The Unsuspected (1947) Michael Curtiz


The Unsuspected (1947)
Directed by Michael Curtiz
Produced by George Amy, Michael Curtiz and Charles Hoffman
Cinematography by Woody Bredell
Edited by Frederick Richards
Costumes by Milo Anderson
Music by Franz Waxman
Warner Brothers
Borrowed from K.D. (1:43)


A shadowy figure moves through a darkened house at night, passing by a painting of a woman (which immediately reminds us of Laura [1944]) as he ascends a staircase. Upstairs, a secretary works alone in an office and picks up a ringing telephone. From a pay phone in a nightclub, a woman named Althea (Audrey Totter) asks the secretary if Althea’s husband Oliver is there. “I’m all alone here,” secretary says nonchalantly as the shadowy figure approaches. Althea hears a woman’s scream on the other end of the line. In fear and confusion, Althea abandons the phone and leaves the nightclub with a man who is not her husband.

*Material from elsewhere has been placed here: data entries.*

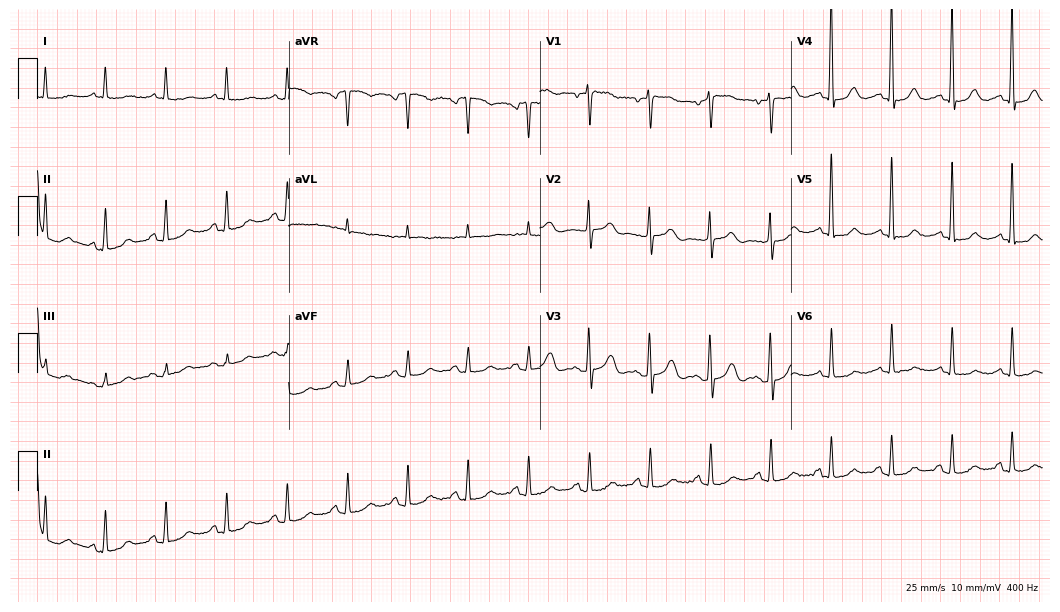
12-lead ECG from a 73-year-old female patient. Screened for six findings — first-degree AV block, right bundle branch block (RBBB), left bundle branch block (LBBB), sinus bradycardia, atrial fibrillation (AF), sinus tachycardia — none is recorded.
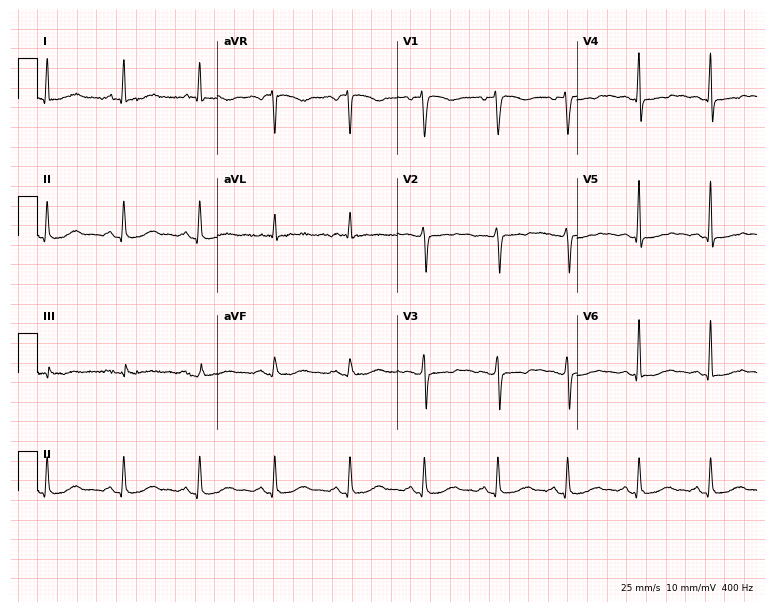
Standard 12-lead ECG recorded from a female, 50 years old (7.3-second recording at 400 Hz). None of these six findings is recorded: first-degree AV block, right bundle branch block, left bundle branch block, sinus bradycardia, atrial fibrillation, sinus tachycardia. Findings outside these six are not listed.
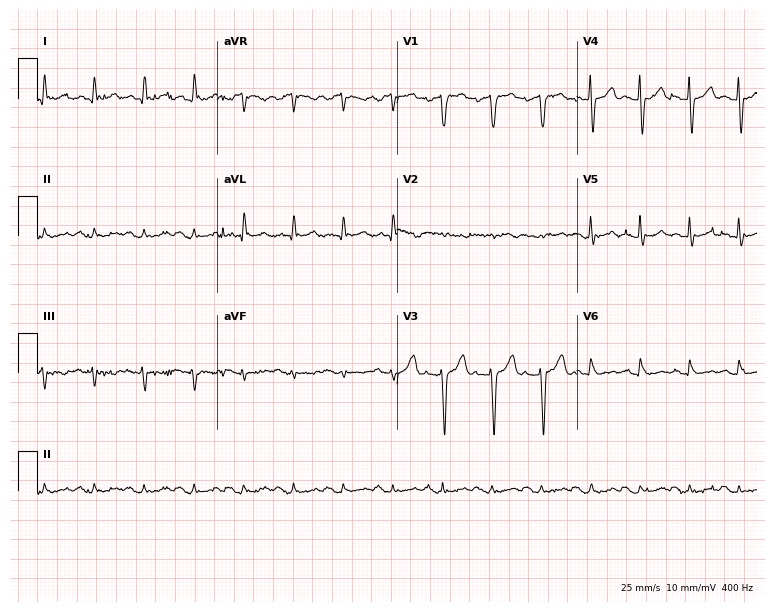
ECG (7.3-second recording at 400 Hz) — a male patient, 61 years old. Findings include sinus tachycardia (a sinus rate of 100 beats per minute or more).

The secretary’s body is soon discovered hanging from a chandelier. The dead woman is Roslyn (Barbara Woodell), the secretary of celebrity named Victor Grandison (Claude Rains, above), who narrates a popular murder mystery radio show. “The unsuspected is anywhere, everywhere,” Grandison warns his audience. “He might be the man who calls you friend, who visits frequently at your home, he might even be someone who comes oft into my own home… Even I might be easily fooled.”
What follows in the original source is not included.